Key measures that have proven, in combination, to be successful include:

    • Bubbling staff (ensuring that staff and contractors do not visit multiple care homes)
    • Advise and train staff to minimise their own exposure outside of working hours.
    • Minimising entry and exit to essential visits from staff contractors,
    • Protecting any person-to-person interactions with barriers to respiratory spread such as screens, PPE and monitored good ventilation of shared spaces
    • Enquiring about symptoms,
    • Where possible, by objectively screening for signs of disease and visitors (such as temperature),
    • Where possible, undertaking objective diagnostic testing (PCR) with necessary swift results turn around. This has been limited to weekly and report of results taking up to 4 or 5 days have limited the value of this powerful mitigation.
    • And through limiting interactions with residents and zoning within the care home.

Limiting interaction with residents is the most difficult, psychologically and socially, as it can be so damaging to human wellbeing, particularly when the person, isolated, too often cannot understand why, and can become extremely distressed. Loneliness and confinement are terrible – used in penal and torture regimes to break people. Often, we hear later, when those torture victims return and tell their tale.

The elderly and frail who live in care homes are by their situation the most vulnerable, and often have little or no voice to express their experience, complain or demand changes and improvements. It is terrible to imagine the intensity and widespread nature of personal torture and tragedy where the elderly often confused people are denied physical contact to ensure their safety.

Now proven effective vaccines are on the way, it is tempting to think that the worst has happened. Yet, for the next 6 months to a year at least, the same tragic painful situation will persist. We will not be anything like back to normal for a long while, and many questions remain as to whether Covid-19 will become endemic and reappear year on year with the necessity to re-vaccinate with risks during that vaccination campaign period.

We cannot afford to coast our way to the vaccine -we must not stop to breathe and sit out and tolerate the ongoing harm in the belief that it will all soon be over while the tragedy of care home covid-mitigation imposed loneliness persists. So how can the sector best deal with managing the Covid crisis and, at the same time, ensuring that the devastating effects of isolation for residents from families, particularly dementia sufferers can be minimised?

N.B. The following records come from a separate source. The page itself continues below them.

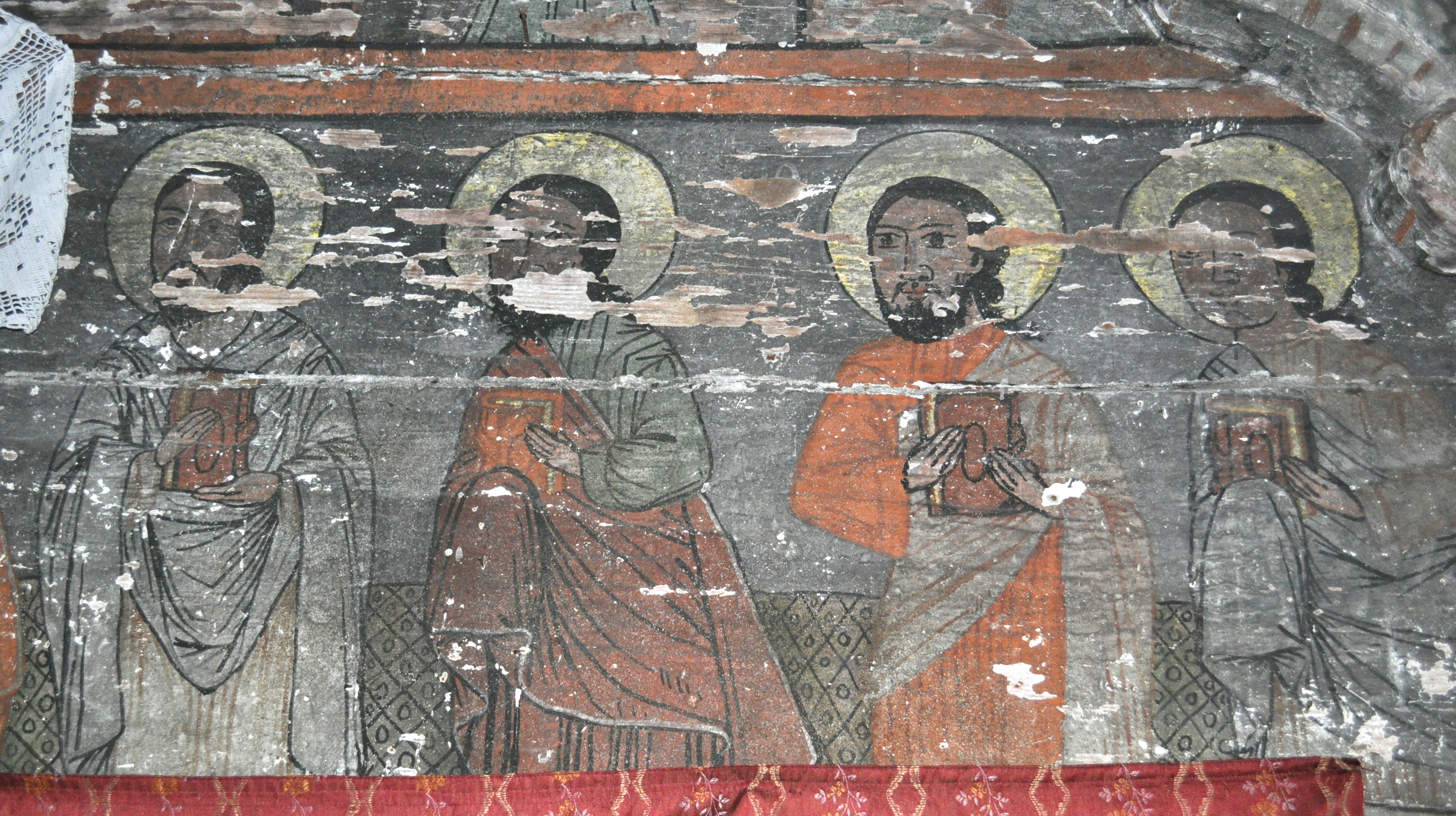 Biserica de lemn din Stolna, județul Cluj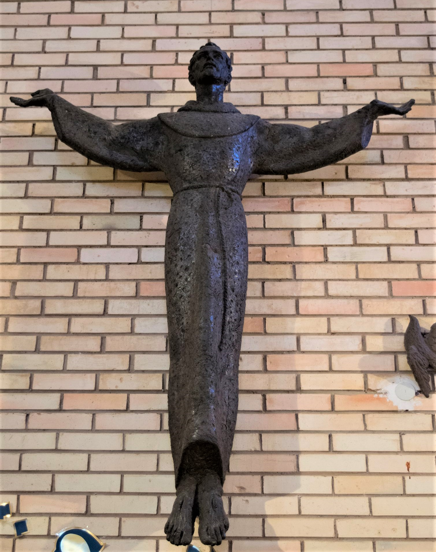 Imagen de "San Francisco de Asís" del escultor José Zamorano. Iglesia de Nava de Campana.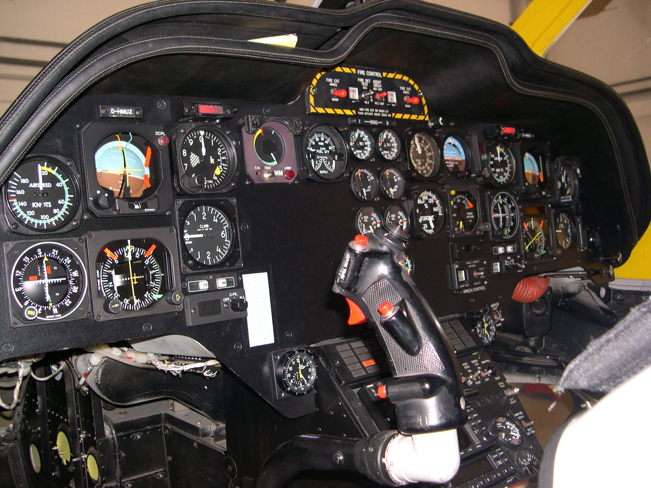 Innenansicht in das Cockpit des Christoph 26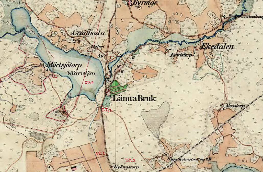 Länna bruk med omgivning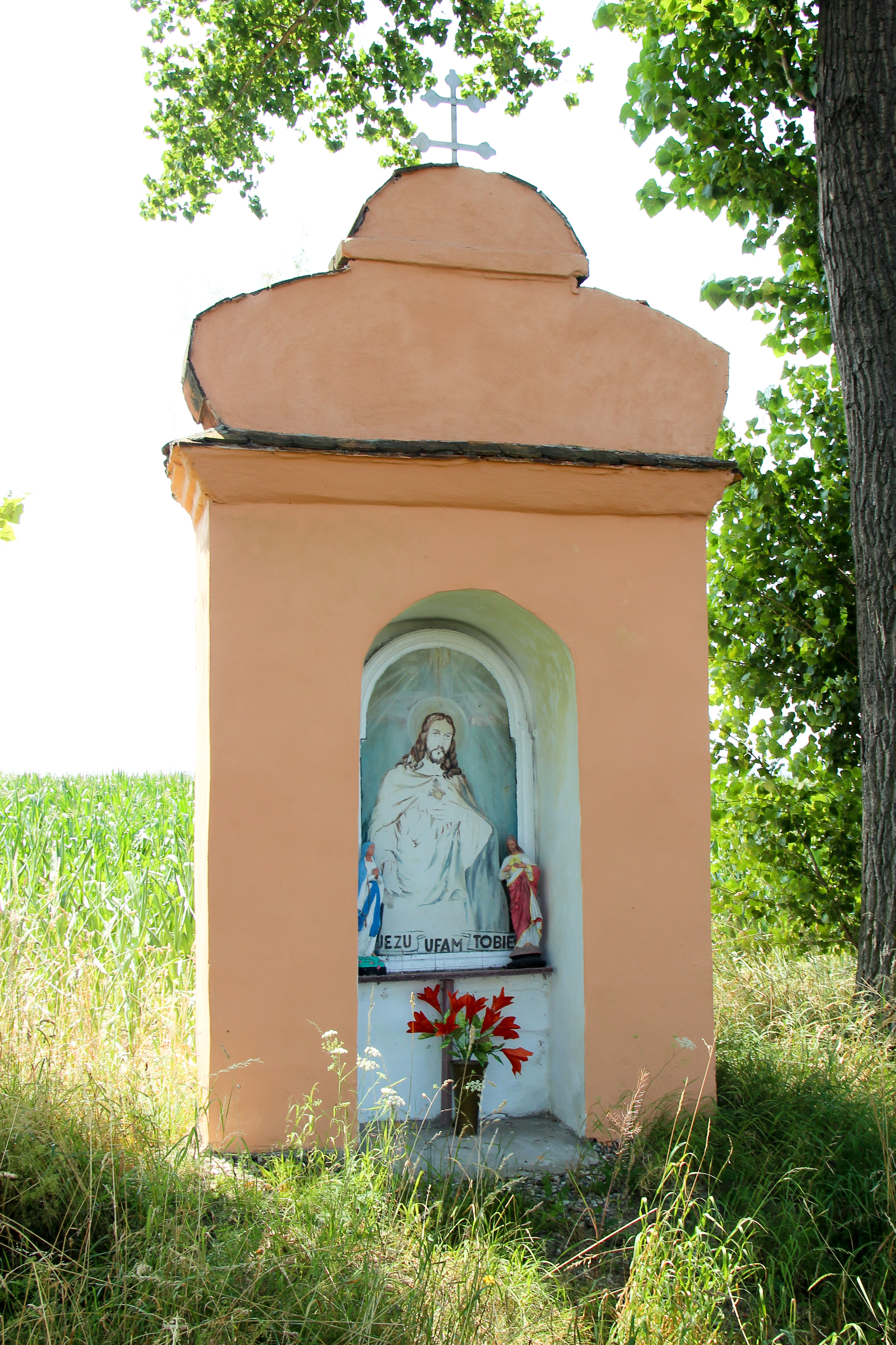 Ujeździec – wieś w Polsce, w województwie opolskim, w powiecie nyskim, w gminie Paczków.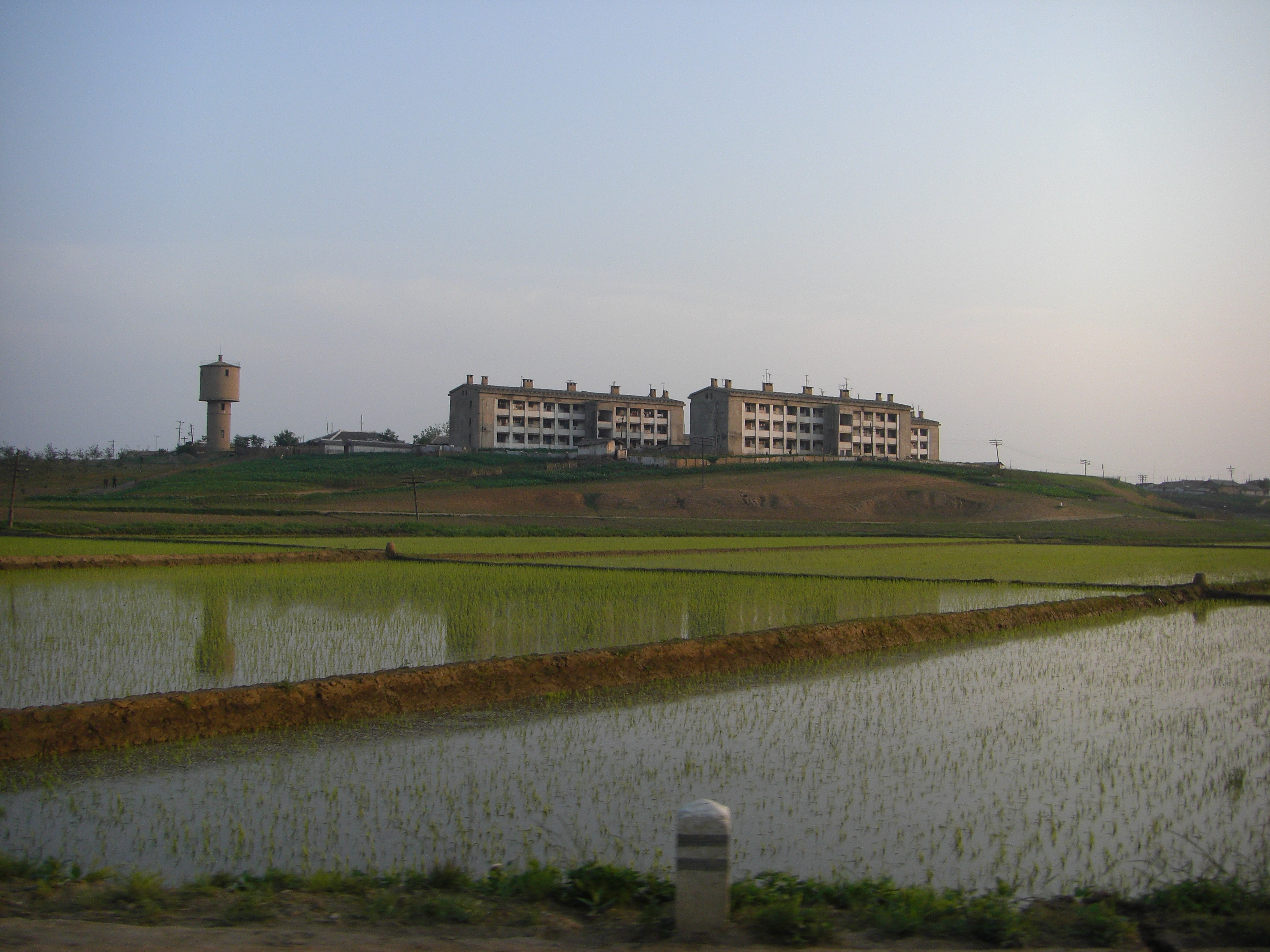 Ryonggang-gun, North Korea.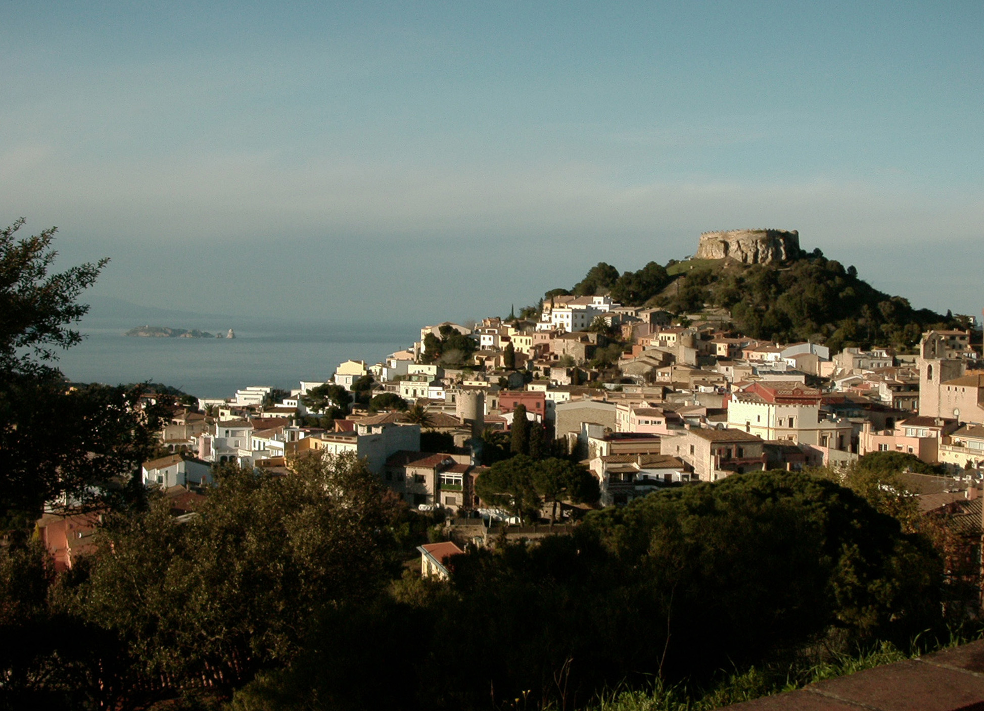 Blick über Begur und die Medas-Inseln (Katalonien, Costa-Brava) Datum: 09.2005 Urheber: M. Pfeiffer alias Gordito1869 Quelle: privates Fotoarchiv des Urhebers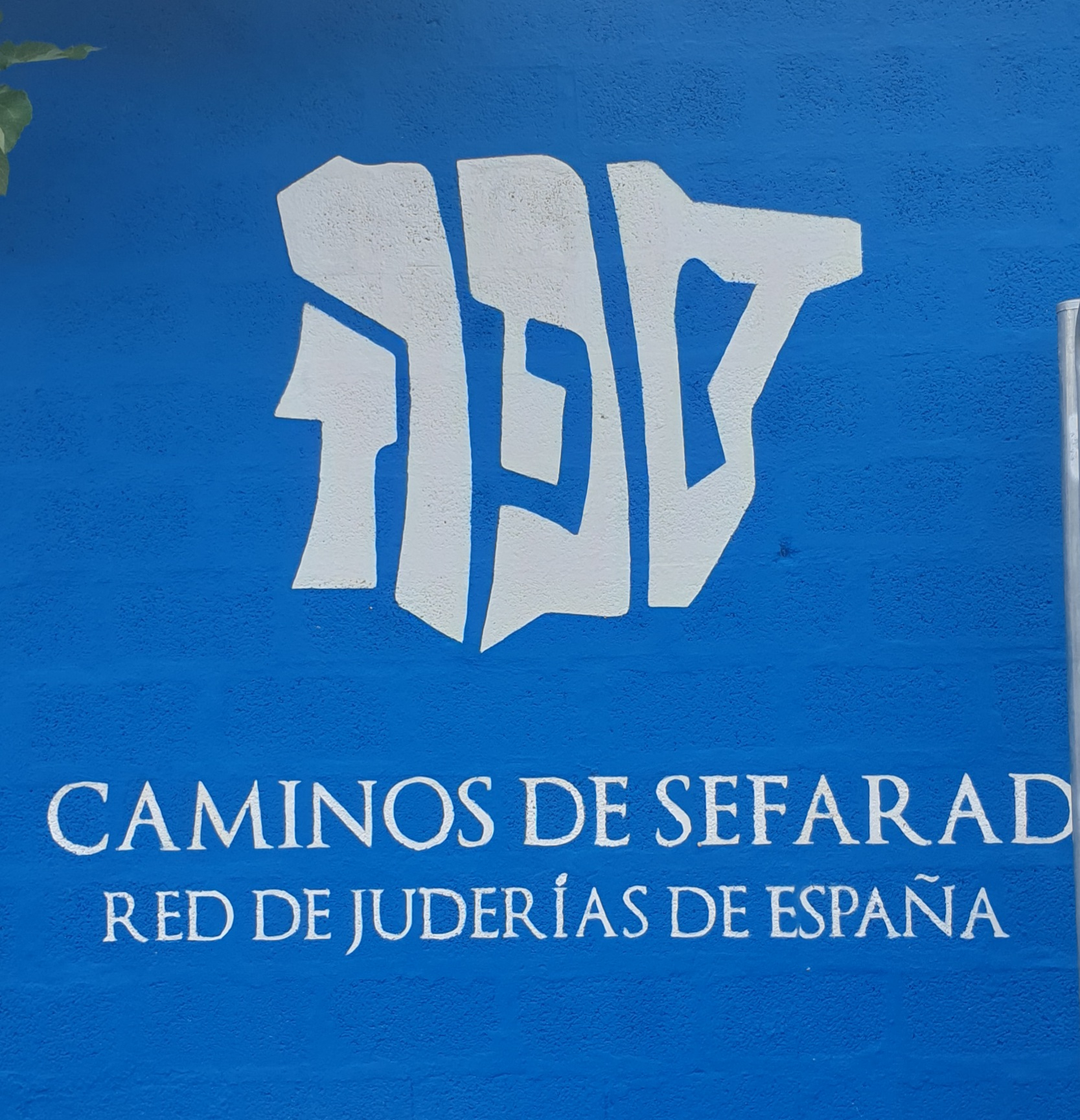 Mural con la simbología de la Red de Juderías de España en la Necrópolis judía de Lucena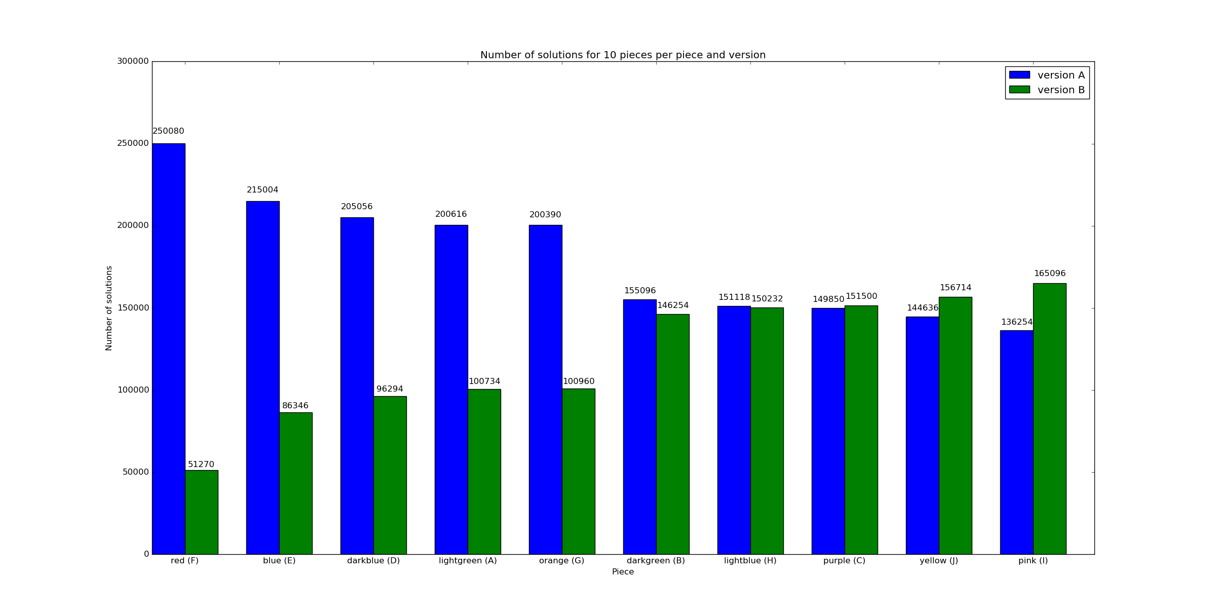 A graph showing the number of solutions per piece and per version for the puzzle game IQFit.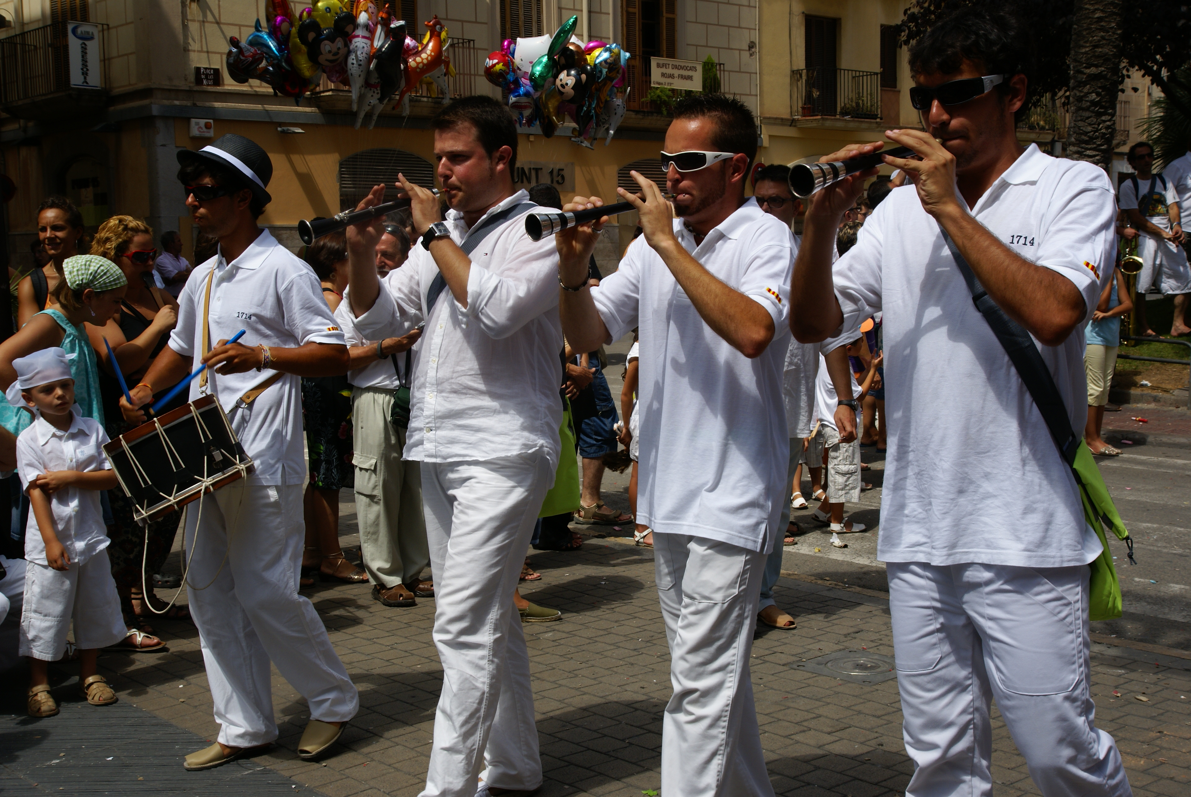 Grallers

We must do everything, use every available mitigation to minimise the isolation and confinement of elderly, vulnerable and often confused care home residents.

Weekly PCR testing of staff is now widespread but delays in the return of test results reduce its effectiveness in protecting care homes. Trials of on the spot testing with lateral flow technology are underway, but relatively low sensitivity (up to 30% false negative) limits the confidence that a negative test gives.

In this context, daily temperature assessment has now been mandated at least by the Scottish Government as part of enhanced measures for care providers.

A focus on ensuring widespread good ventilation in shared spaces, as well as the usual PPE/cleanliness-based mitigations, can vastly reduce the risk of interactions. If these measures are implemented fully and well in a systematised, verifiable and audited manner they can give care home management confidence. If these measures are not in place and implemented well, they may expose care home operators to liability for failing in their duty of care towards residents.

The challenge isn’t so much the absence of strategic and technological solutions but the lack of systems, operational expertise and oversight structures that are required to ensure the mitigation strategies are effective. Data and technology can come to the rescue but only in the context of a fully scoped system designed with continual quality improvement. This continued quality improvement is possible through the systematic automated collection of data, analysis of these data and feedback on performance against key performance indicators.

The challenges to implementing these processes and systems are great and yet solutions already exist to provide key elements such as a symptom recording and body temperature assessment and recording of C-19 test results evidence for staff, visitors and residents. This allows acceptable mitigation of what is a very personal and intimate interaction but in a way that does not impose on the privacy of that interaction.

There is now a window of opportunity to ensure the safety of our most vulnerable. The care home sector must rise to the challenge.